Никто из пришедших даже не вздрогнул. Смеяться, правда, тоже не стали. Разве что, тяжело вздохнул человек с камерой. И на лице у него появилось скучающее, устало-тоскливое выражение. Будто у театрального критика при просмотре заведомо бездарной постановки. Судя по всему, бородатый оператор видывал карликов и покрупнее.
— Никаких претензий, — охотно ответил Степанов. — Абсолютно никаких. Мы вас отпустим. Мне такой вариант понравится даже больше.
— Тогда оставьте меня в покое! — смутно подозревая подвох, но не в силах уже сдерживаться завизжал бывший владыка полумира. Но его предал даже собственный голос, вдруг давший петуха, а потом обвалившийся в плохо различимый хрип.
— Вы не дослушали. Или не поняли. Вас отпустят на все четыре стороны, но в Северной столице, при большом стечении народа, до крайности вами недовольного. Вы изволили воровать у голодных. Забыли? Так вам напомнят. Я, к примеру, сам питерский и многое помню. Так что, на избыточную доброту жителей колыбели трех революций вам рассчитывать не стоит.
Есть и второй вариант. Пойдете на все четыре стороны в предгорьях, поближе к уцелевшим фундаменталистам, у которых к вам тоже есть вопросы. Вы же и их подставили, заставив поверить в безнаказанность. Теперь им шальные деньги боком вылезают. Поверьте, они с удовольствием, доходящим до оргазма, сделают вас кинозвездой, даже не озадачиваясь вашим согласием.
Есть и такой вариант: организовать встречу с выжившими из взорванных по вашему приказу домов и метро. Эти вас вообще голыми руками в клочья растерзают.
Так что, цените доброе к себе отношение, поскольку вариантов очень много.
— Хорошо, я зачитаю эту вашу филькину грамоту.
— Замечательно! Ребята, включайте запись! Или как там у вас: мотор! — радостно воскликнул Степанов.

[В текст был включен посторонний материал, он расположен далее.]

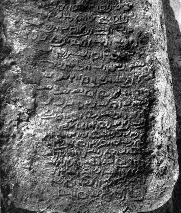 کتیبه سیوند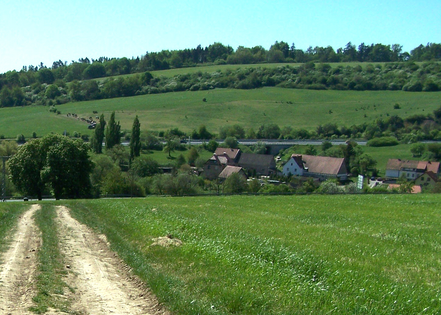 Der Eisenacher Stadtteil Ramsborn mit der Karlskuppe von Norden gesehen.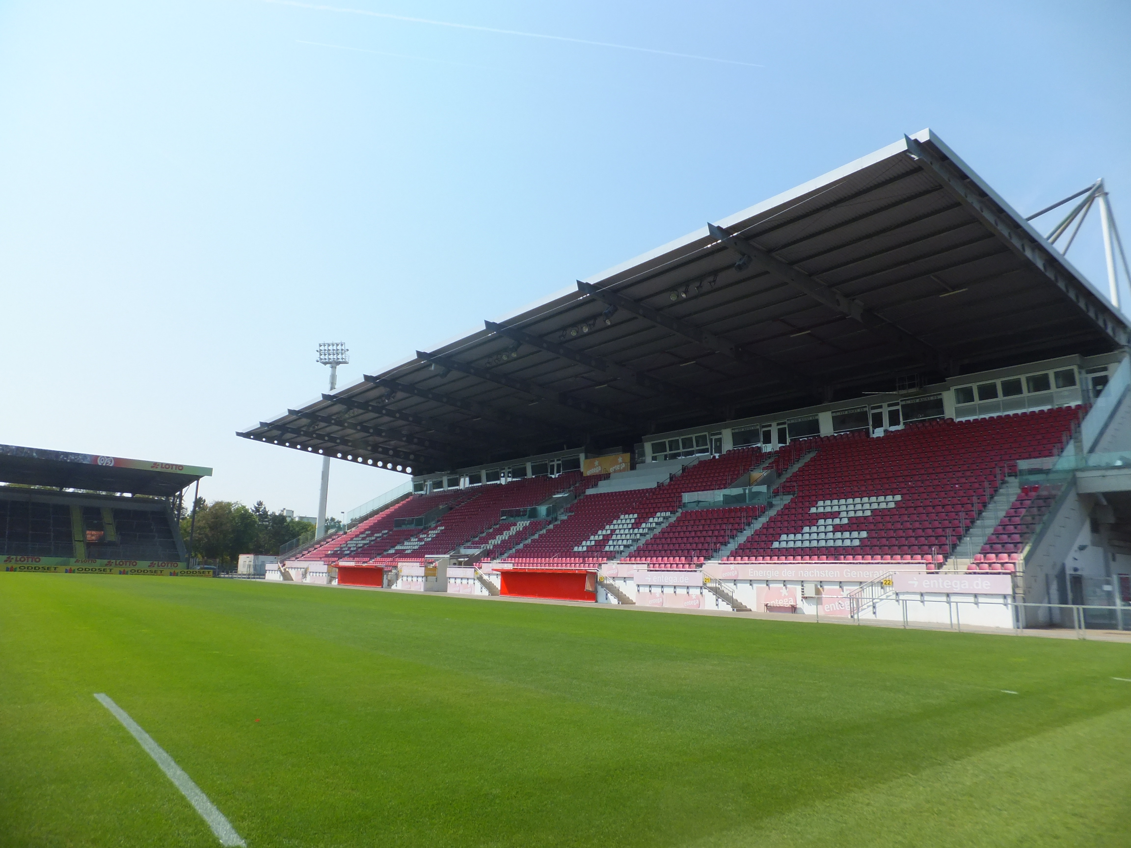 Haupttribüne des Stadions am Bruchweg in Mainz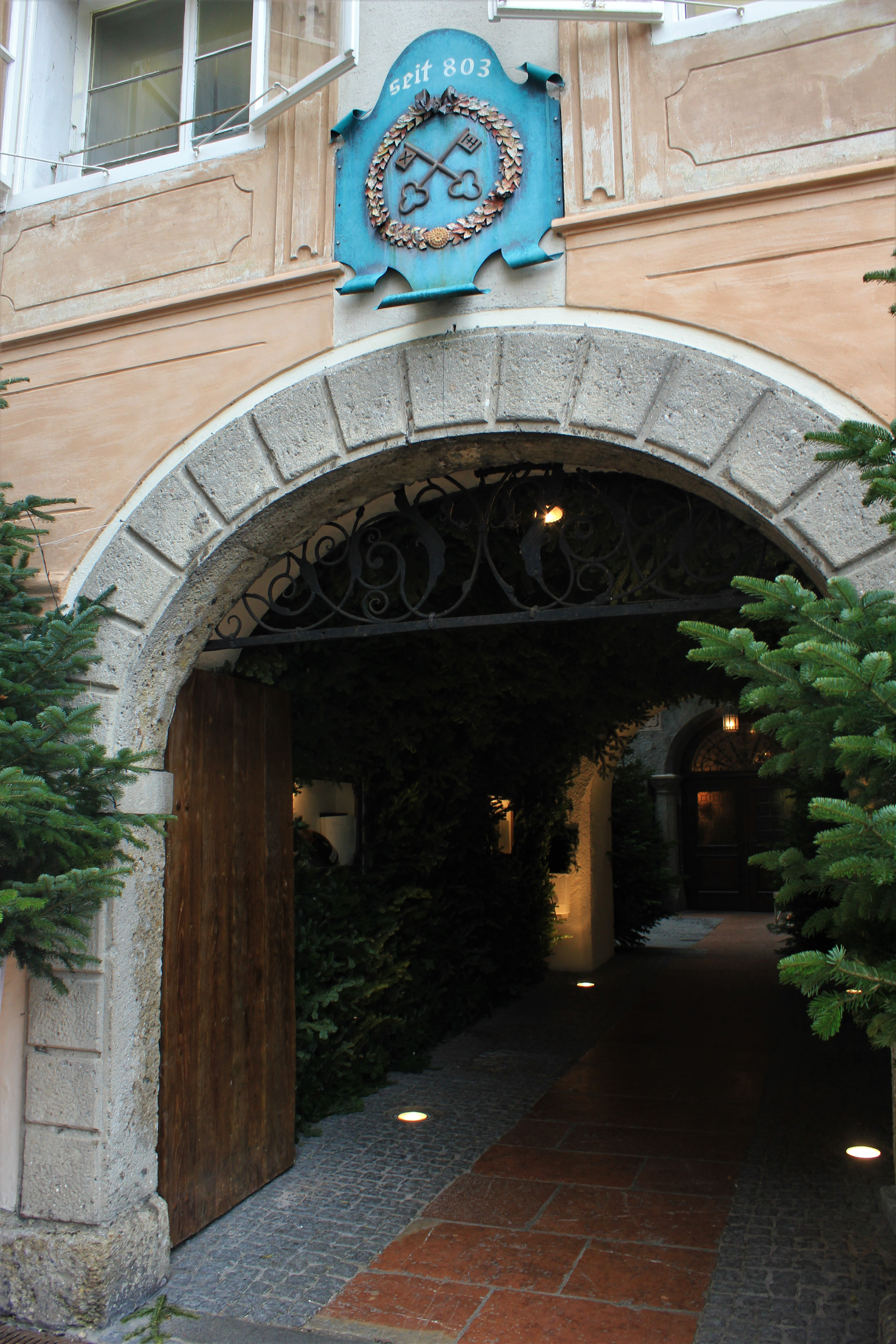 Eingang zum St. Peter Stiftskeller mit der Tafel "seit 803", dem Jahr der ersten urkundlichen Erwähnung der Gaststätte.

Записывать особо было нечего. Дольше ставили свет.
Пара минут работы оператора, и все закончилось. При этом, текст был зачитан трижды.

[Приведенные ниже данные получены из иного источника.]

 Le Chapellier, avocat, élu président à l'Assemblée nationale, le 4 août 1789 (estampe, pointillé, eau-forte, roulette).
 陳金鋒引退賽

Однако, запись остановлена не была.
— Последняя формальность, — объявил полковник.
На стол лег изрядно потертый «Макаров». Как водится, с одним патроном.
— Без суда?
— Суд станет форменным позорищем для страны. Кому оно надо, официально признавать, что у нас к власти способно пролезть такое убожище? Что власть, теоретически избираемая народом, стала собственностью чекистов. Это позор, милейший, а позора стране не нужно.
И вообще, не расстраивайтесь так, — доброжелательно добавил Степанов.
— Медэксперты говорят, что на многих мумиях приравненных к богам фараонов впоследствии были обнаружены следы зверских пыток. Видать, тоже никто не хотел сор из избы тащить. Радуйтесь, Володя, мы — люди гуманные. За все ваши шуточки надо бы как минимум, четвертовать, если по совести-то. А вам командир вишь какое послабление дал — пулю, как офицеру. Хотя, какой ты, гнида, по совести офицер. Так, шнырь из стукаческого корпуса…
Хорошо хоть, что оптимистические реляции, вроде той, что вы изволили однажды произнести: «Докладываю вам, что группа сотрудников ФСБ, направленная для работы под прикрытием в правительство, на первом этапе со своими задачами справляется», в дальнейшем говорить будет некому. За неимением, так сказать…
— Отвернитесь, что ли…
Пока дрожащая рука карлика зависала над обшарпанным, вытертым добела железом, телеоператор успел вспомнить многое.
Сказать, что есть такое преступление, в грязи которого не успел бы испачкаться бывший гарант, было невозможно. Но, Боже, как он был мелок… Некоторым даже казалось, что в предках у гаранта — исключительно хохлы-хуторяне, привыкшие бегать между капельками и угождать любому начальству истово и покорно, не просто вылизывая начальственные зады, а делая это с видимым удовольствием.
Когда-то его двигали наверх за исключительно удобные начальству качества: неизменную готовность услужить, полное отсутствие собственных идей и моральных принципов, обилие компромата и соответственно, полную управляемость.
Крошку Добби всегда было кому стереть с лица земли. Но поводов он не давал, а потому ушастого карлика двигали все выше и выше. Уж больно был удобен.
В то же время писать о нем было скучно. Снимать — толком невозможно. Как можно нормально, без привкуса дурного анекдота снять низкорослое ничтожество, норовящее то забраться в кабину истребителя, то с голым обрюзгшим торсом пройтись по ручью с винтовкой, то устроить показуху на ковре, от которой стыдливо отворачивается любой разрядник.